All the lines below should be set down exactly, with no picture carried into the copy.

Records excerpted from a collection

_ _ _

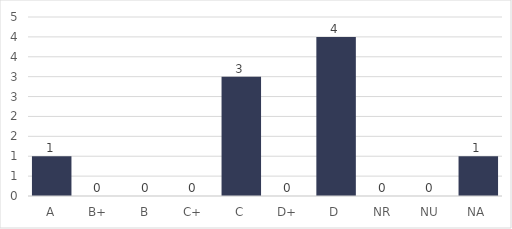
| Category | 2018 |
|---|---|
| A | 1 |
| B+ | 0 |
| B | 0 |
| C+ | 0 |
| C | 3 |
| D+ | 0 |
| D | 4 |
| NR | 0 |
| NU | 0 |
| NA | 1 |
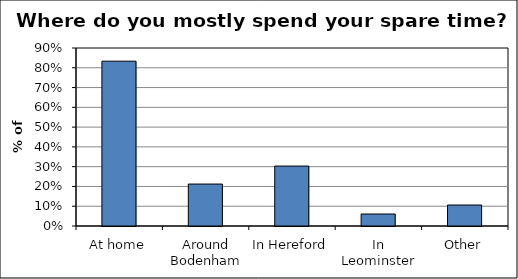
| Category | Series 0 |
|---|---|
| At home | 0.833 |
| Around Bodenham | 0.212 |
| In Hereford | 0.303 |
| In Leominster | 0.061 |
| Other | 0.106 |

_ _ _

• **Answer to this problem**:
| Category | 2018 |
|---|---|
| A | 1 |
| B+ | 0 |
| B | 0 |
| C+ | 0 |
| C | 3 |
| D+ | 0 |
| D | 4 |
| NR | 0 |
| NU | 0 |
| NA | 1 |
| Category | Series 0 |
|---|---|
| At home | 0.833 |
| Around Bodenham | 0.212 |
| In Hereford | 0.303 |
| In Leominster | 0.061 |
| Other | 0.106 |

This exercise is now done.